Collect at least eight failure variables.

**Step 4 — Probe the hypothesis.** For each failure variable, ask: "If this happened, would steady state hold? What would break first? How quickly would the project recover?" Rate each as:
- **Resilient** — steady state would hold or recover within one sprint.
- **Fragile** — steady state would break and recovery is unclear.
- **Unknown** — the team cannot answer.

**Step 5 — Prioritize fragilities.** Rank fragile and unknown items by likelihood × impact. Identify the top three systemic weaknesses — the findings that most urgently require a mitigation plan.

**Step 6 — Design recovery mechanisms.** For each top weakness, propose at least one concrete change to the plan, process, or team structure that increases resilience. Each mechanism should be assignable to a role and time-bounded.

**Step 7 — Output.** Produce the completed analysis using the structure in `TEMPLATE.md` (sibling file). Fill every section. Leave no placeholder unfilled.

**Step 8 — Save the artifact.** Save the filled artifact to `docs/pm-kit/outputs/brainstorming-chaos-engineering/<short-slug>.md`. `<short-slug>` is a kebab-case ASCII slug (max 40 characters) derived from the plan or system being stress-tested. Confirm the final path with the user before writing. If the target file already exists, ask the user whether to overwrite, append a date suffix (e.g., `-2026-04-20`), or choose a different slug. The artifact must begin with the three-line provenance header below (preserved as HTML comments so they do not render):

```
<!-- Generated by agentic-pm-kit:brainstorming-chaos-engineering on YYYY-MM-DD -->
<!-- Languages: communication=<value>, output=<value> -->
<!-- Source mode: offline | online -->
```

## Languages

The kit separates the language used for live agent–user dialogue from the language used in the saved artifact. Both values live in `.pm-kit.config.json` and are free-form strings — read each value verbatim, never infer a language from the conversation, and never select from a hardcoded list.

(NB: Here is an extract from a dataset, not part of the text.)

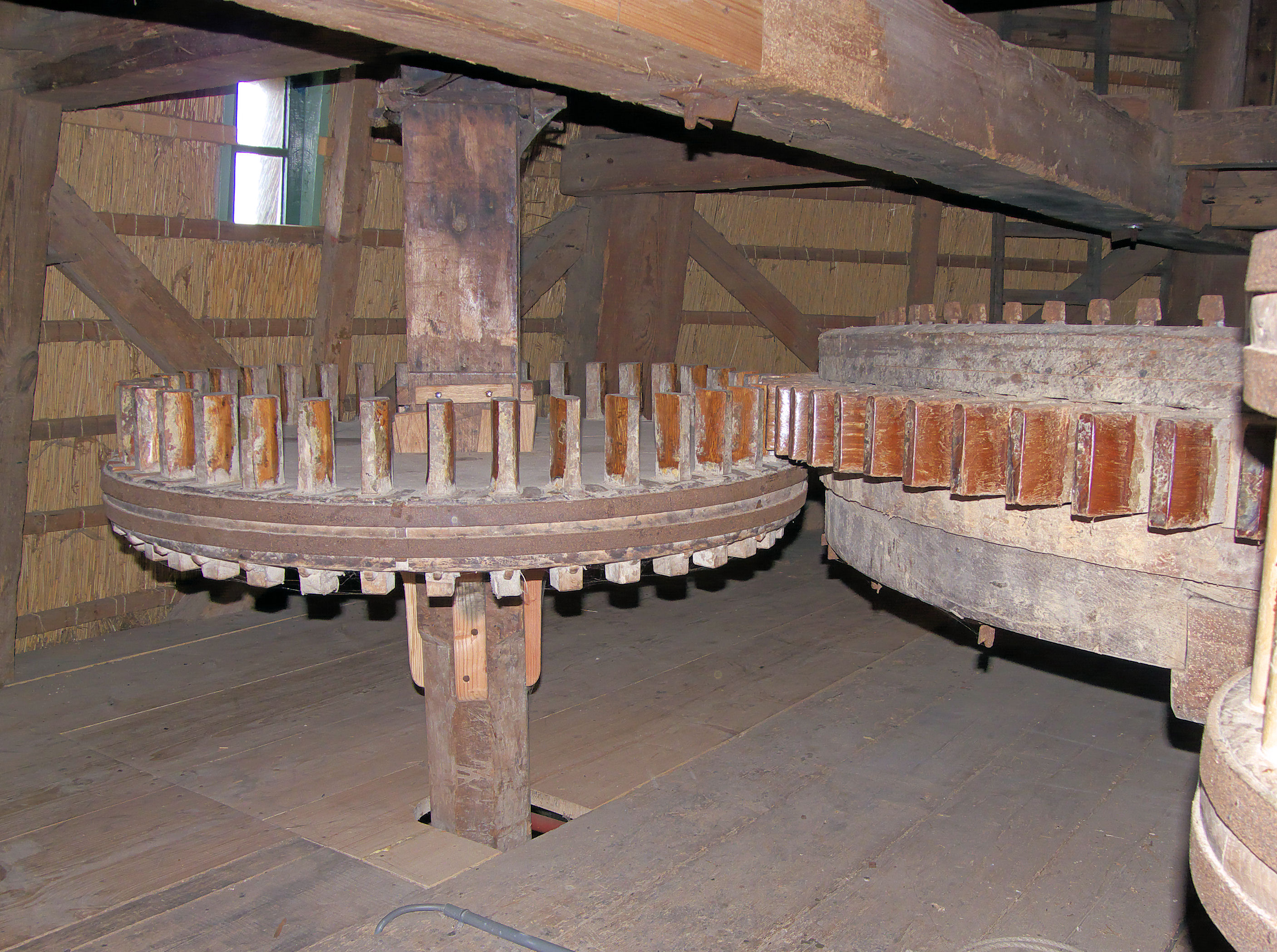 Molen Het Prinsenhof, dooieman en ravenswiel

**Facilitation dialogue.** Speak to the user during facilitation in the language at `language.communication`. Use the string verbatim.

**Filled artifact (saved TEMPLATE.md output).** Produce the written artifact in the language at `language.output`. If `language.output` is absent or empty, fall back to `language.communication`.

Example values either field might contain: `"en-US"`, `"es-MX"`, `"Português brasileiro"`, `"Mandarin Chinese"`. Accept any string as given. This bifurcation is the normative pattern for every skill in the kit.

## Acceptance gate

When the analysis is complete, point the user to `CHECKLIST.md` (sibling file) and ask them to verify each item. Remind them that the output must be marked **PASS** or **FAIL**. On **FAIL**, invite the user to return with specific notes so the facilitation can be resumed or corrected.